If you have a responsibility for hiring people, at any level, you have one superpower that can change the future culture and direction of your organization: tell your new hires that the company already is the way you wish it were.

New employees are a blank slate. They’re anxious to learn the cultural norms of their new environment and impress you, their new boss. They trust you completely. I’m advising you to stretch that truth, just a bit, in service of a better organization.

If you work at a modern web business, you probably think a lot about two metrics: customer acquisition rate and churn. Acquisition is the rate at which new people join, and churn is the rate at which they leave.

In broad discussions about company culture, the focus is usually on “churn”, or in this context, employee attrition — retaining great talent. Measuring and preventing excessive attrition is important and well worth pursuing, but don’t neglect the other metric. You can bluff your way to a better company by zeroing-in on acquisition and early employee experience. If a company is growing, by definition you’re adding more people than are leaving. Given that attrition is almost never zero (especially in an organization of any moderate size), the ratio of new-to-established employees will grow even faster than you might think.

I stumbled on this in my role at Safari early on. Several of us worked remotely, far from the head office, and I didn’t like that a lot of company meetings started late because it meant we were bored and lonely on calls by ourselves. So when I onboarded new engineers, I wrote the following in their “welcome to the company” document:

Safari culture is to be very, very prompt for meetings. We really like to start on time, not a 5 minute rolling start. Default meeting length is 20 minutes.

This wasn’t exactly true.

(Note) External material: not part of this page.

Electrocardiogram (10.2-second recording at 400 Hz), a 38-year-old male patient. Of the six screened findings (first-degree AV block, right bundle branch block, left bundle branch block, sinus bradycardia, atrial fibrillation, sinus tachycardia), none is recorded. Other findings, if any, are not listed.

But because I was their boss and was always on time, and because their peers (who’d been similarly indoctrinated) were always on time, and because my team was the fastest-growing in the company, suddenly lots of people were always on time, and individuals who were consistently late became the minority. We never actually had to send a cranky all-company email saying, “Don’t be late to meetings, it’s disrespectful,” because the value of timely meetings is obvious once it becomes the norm. (And you look like a jerk if you walk into too many meetings that started without you.) Eventually, a plurality of people at the company had the collective belief that meetings start promptly and that it had always been so.

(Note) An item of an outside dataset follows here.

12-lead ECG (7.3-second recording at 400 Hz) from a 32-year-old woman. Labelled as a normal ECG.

We doubled down on this hack and integrated the idea throughout our onboarding process:

  • Each hiring manager was responsible for tweaking the “welcome to the company” document for their new hire, modifying the cultural norms to address emergent problems.
  • If multiple new hires started simultaneously, we formally paired them up through the process and then held a retrospective on their onboarding once they settled in, to collectively assess how we did.
  • Managers surveyed their teams several times a year to ask what they’d like to see improved in the company, and then co-opted the newbies to help effect change.

Of course, this is not really an invitation to lie to new employees. Don’t make up untruths out of whole cloth, or make concrete promises you can’t possibly keep. Tell a new employee about cultural guidelines that at least you and your immediate team exemplify: “We respect a diversity of opinions”, “We’re courteous and kind,” “We try to help others before ourselves.” And then keep doing them until they are true.